EXERCISE REQUIREMENTS: All that is needed is an exact copy of the lines from the beginning of the data below through the line containing "Castello Brown, Portofino, Liguria, Italia", minus the pictures.

INPUT DATA:
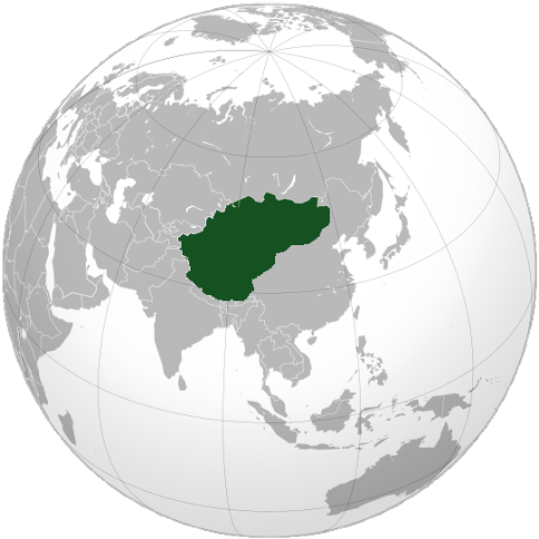 Историческая область Монголия
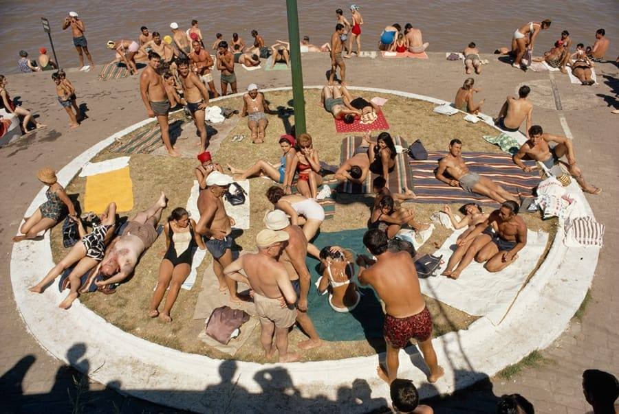 Porteños en el verano de 1967 tomando sol en el sector de la Costanera Norte denominado irónicamente "Saint Tropez".
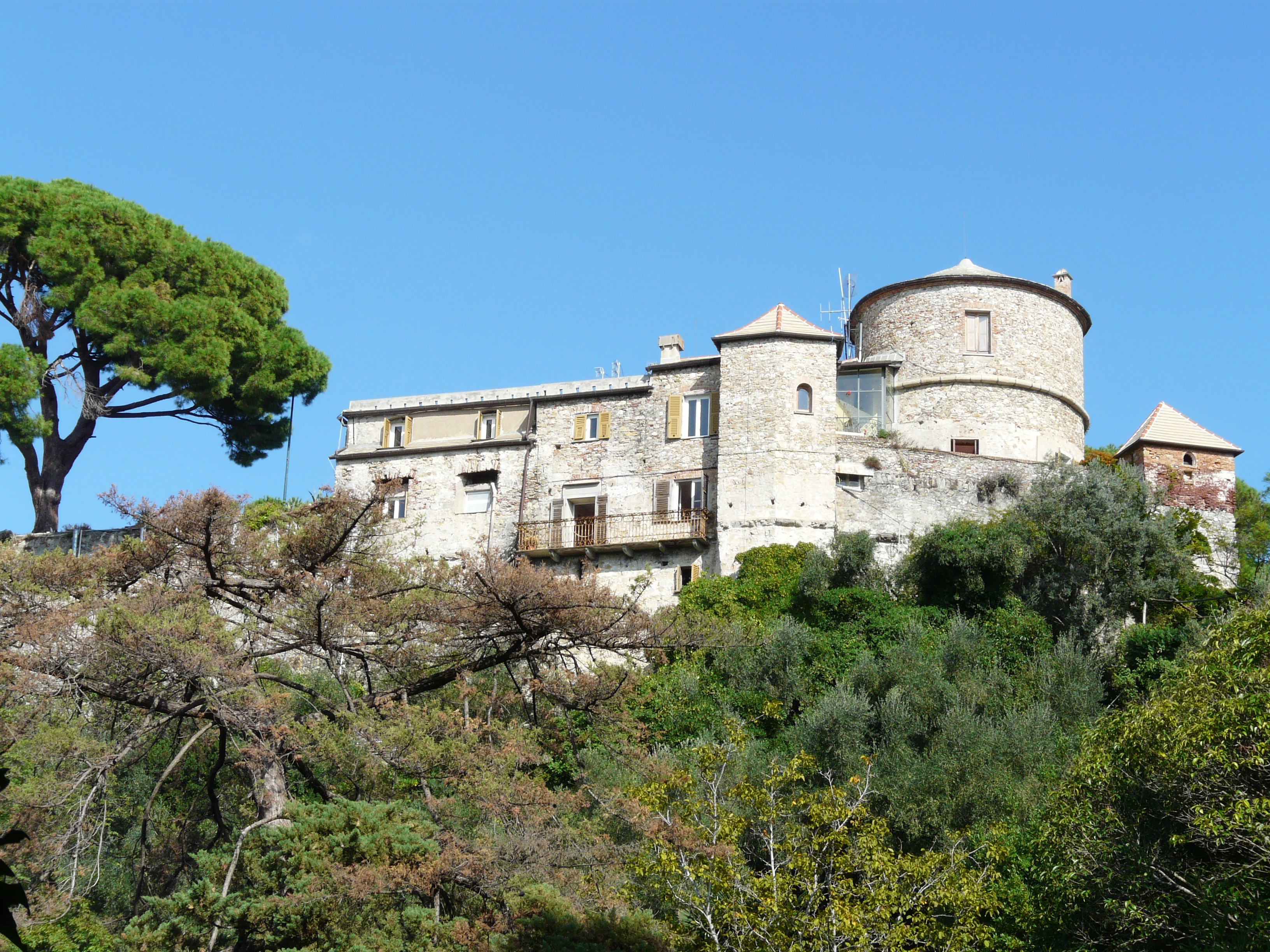 Castello Brown, Portofino, Liguria, Italia
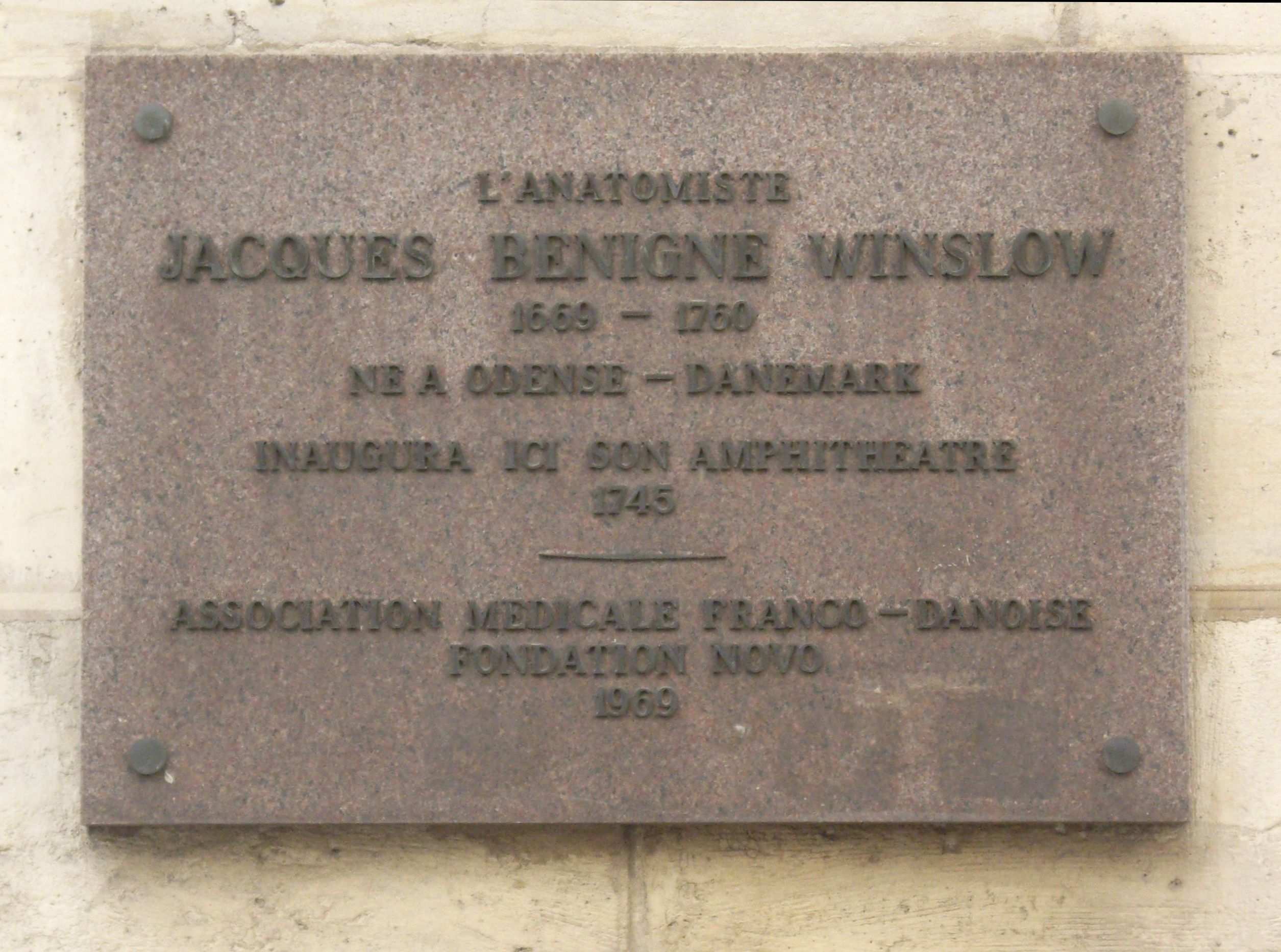 Plaque apposée sur le mur de l'amphithéâtre Winslow, amphithéâtre de la première faculté de médecine de Paris, n° 13/15 de la rue de la Bûcherie, Paris 5e: « L'anatomiste Jacques Bénigne Winslow, 1669-1750, né à Odense, Danemark, inaugura ici son amphithéâtre. 1745. Association médicale franco-danoise. Fondation Novo. 1969. »

ANSWER:
 Историческая область Монголия
 Porteños en el verano de 1967 tomando sol en el sector de la Costanera Norte denominado irónicamente "Saint Tropez".
 Castello Brown, Portofino, Liguria, Italia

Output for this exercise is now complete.